The anthology explores questions of ethics in narratives of displacement or belonging, nationalist narratives of exclusion and borderline narratives, constructed on the foundation provided by encounters with the cultural, sexual, gendered and ethnic other. The contributors’ aim is to explore questions of responsibility and ethics in the study of diaspora, migration, and alterity from a wide range of perspectives. Following a Levinasian one, if the other is always ultimately transcendental and ungraspable through language, we are required to consider ethics every time we write, read or interpret an encounter with the other.
Kaisa Ilmonen currently works as co-ordinator of the Centre of Excellence in University Education at the School of Art Studies at the University of Turku, Finland, and is working on her PhD dissertation on Caribbean female identity in Michelle Cliff's fiction at the Department of Comparative Literature at the same university. She has published widely on the topic and is the co-editor (with Lasse Kekki) of the first queer literature studies anthology in Finland, Pervot Pidot (2004).
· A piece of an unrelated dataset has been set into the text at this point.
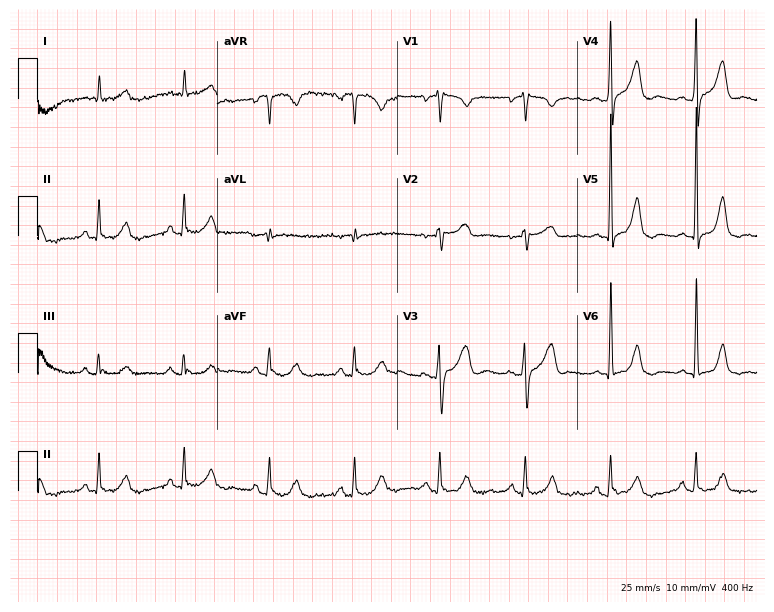
12-lead ECG from a man, 78 years old. No first-degree AV block, right bundle branch block (RBBB), left bundle branch block (LBBB), sinus bradycardia, atrial fibrillation (AF) or sinus tachycardia recorded for this tracing.

Janne Korkka is a Fesearch Fellow at the Department of English at the University of Turku in Finland. He is completing his doctoral thesis on the Canadian author Rudy Wiebe, focusing on representations of place and discourses of alterity. His published work is mainly on Wiebe and other Western Canadian authors.
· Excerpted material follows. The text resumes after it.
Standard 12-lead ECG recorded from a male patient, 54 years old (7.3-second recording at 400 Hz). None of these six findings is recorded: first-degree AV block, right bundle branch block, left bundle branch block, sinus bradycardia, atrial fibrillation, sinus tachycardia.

Elina Valovirta is writing her doctoral thesis on feminist reader theory in Anglophone Caribbean women’s writing at the Department of English, University of Turku in Finland. Her research interests include postcolonial fiction, feminist theories of affectivity and ethics, sexuality and feminist pedagogy. She has published articles on Caribbean writing in refereed journals in Finland and internationally.